Greg Chesson

2012 Distinguished Alumni Achievement Award

Greg Chesson
Greg Chesson

Greg Chesson (MS '75, PhD '77) spent much of his career as chief scientist with Silicon Graphics Inc. (SGI), the maker of powerful computer workstations and servers whose realistic 3D graphics technology was popular among movie, game console, and early Web companies during the 1980s and early 1990s. Chesson has sometimes been called the godfather of networking due to his many contributions to the area.

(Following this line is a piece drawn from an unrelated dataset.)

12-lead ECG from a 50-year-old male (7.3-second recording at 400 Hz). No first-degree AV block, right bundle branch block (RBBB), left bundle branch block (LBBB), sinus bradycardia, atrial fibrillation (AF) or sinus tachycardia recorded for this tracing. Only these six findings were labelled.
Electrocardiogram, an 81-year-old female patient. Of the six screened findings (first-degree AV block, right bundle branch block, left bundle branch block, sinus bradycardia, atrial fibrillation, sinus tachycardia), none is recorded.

As a student at Illinois, Chesson helped bring the UNIX operating system to campus by convincing Professor Donald Gillies to purchase a license.  After graduation, he joined Bell Labs, where he contributed to the 6th and 7th releases of UNIX, and designed and implemented the first suite of protocols on Datakit, a predecessor to today’s ATM networks. 

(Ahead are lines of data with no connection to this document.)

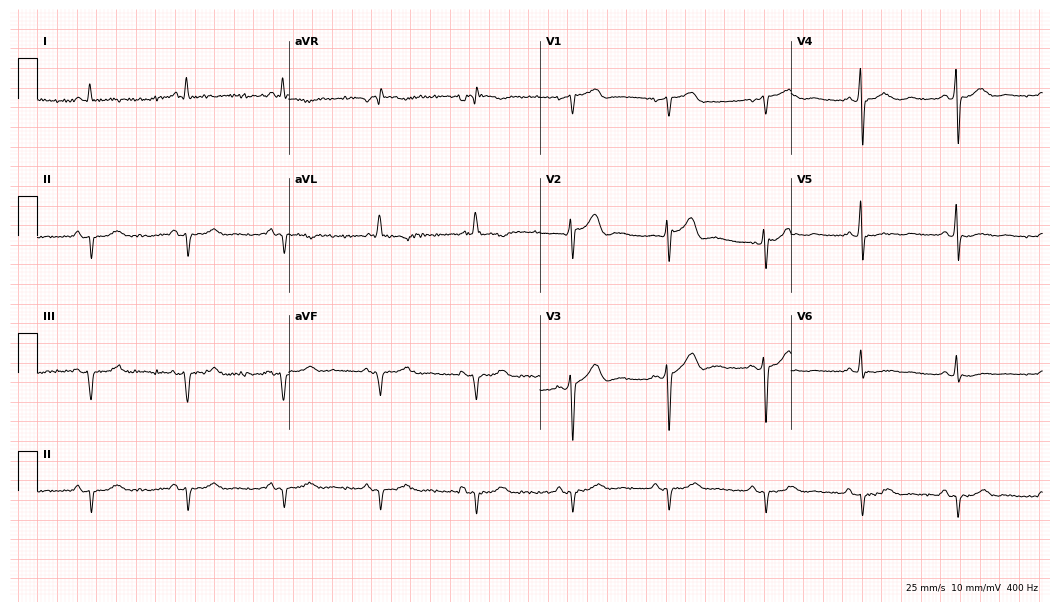
Standard 12-lead ECG recorded from a 60-year-old male patient (10.2-second recording at 400 Hz). None of these six findings is recorded: first-degree AV block, right bundle branch block, left bundle branch block, sinus bradycardia, atrial fibrillation, sinus tachycardia.
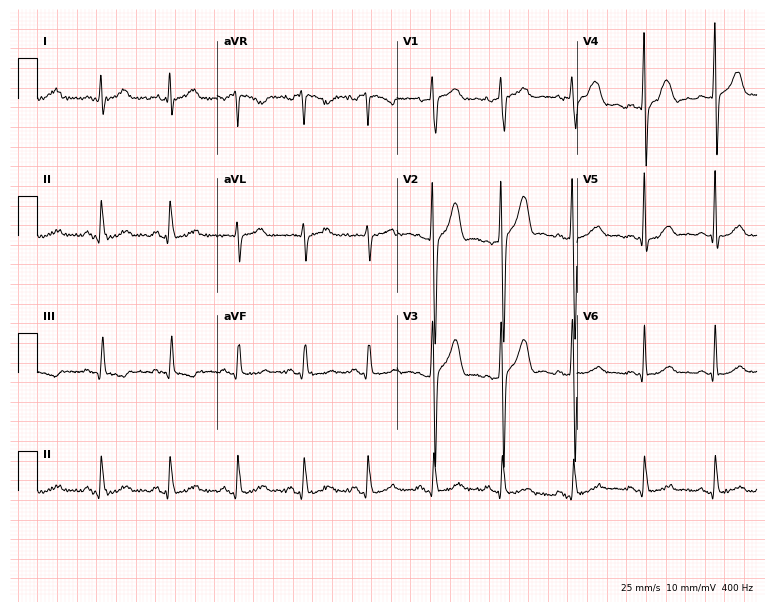
Electrocardiogram (7.3-second recording at 400 Hz), a 35-year-old male patient. Overall reading on record: normal ECG.
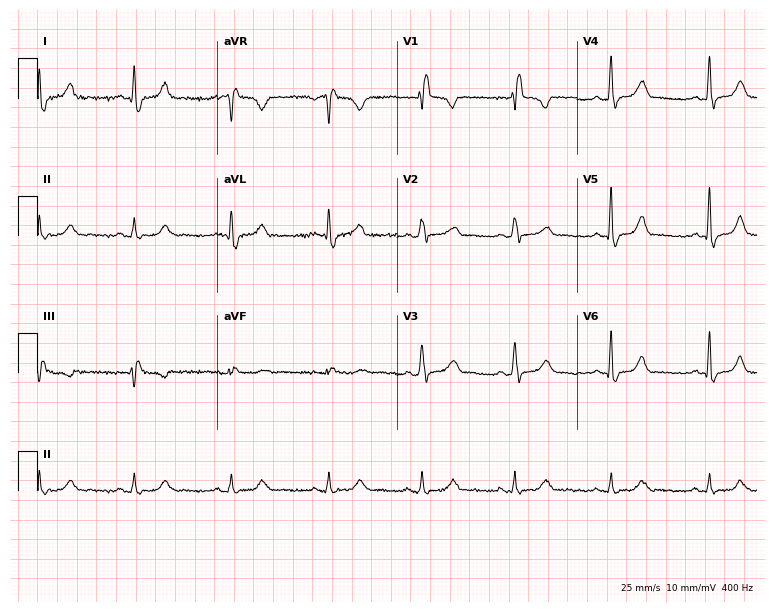
12-lead ECG from a female patient, 49 years old (7.3-second recording at 400 Hz). Shows right bundle branch block.

In 1982, Chesson joined SGI as one of its first technical staff members.  His research work concentrated on the implementation and usage of distributed shared memory and distributed virtual memory in a variety of system configurations, as well as very high-performance (GB/s) local area networks and network adaptor technology.  Among his contributions, Chesson invented the Xpress Transfer Protocol (XTP), a flexible transport protocol designed for high-speed networks.  XTP was simple enough to implement in VLSI hardware, allowing packets to be processed in real-time with very low latency.  He also developed the gigabit system network (GSN), also known as HIPPI-6400, which set a new standard for high-performance network data transfer in 1998 by achieving full duplex transmission capacity of 1600 Mbits/second (200 MB/s). Today, Chesson works on measurement and analysis of large-scale congestion and packet burst phenomena. In between SGI and Google, he worked at wireless LAN startup Atheros Communications Inc., where he contributed to system and chip architecture, wireless chip designs, and QoS and security protocol design and development.

In addition to his technical achievements, Chesson is an accomplished musician—primarily drums and piano. In the 1960s, he joined the U.S. Air Force and performed with one of its bands; several years later returned to civilian life and toured the country with several different jazz and R&B groups, including Wayne Cochran and the C.C. Riders, and the Woody Herman jazz orchestra.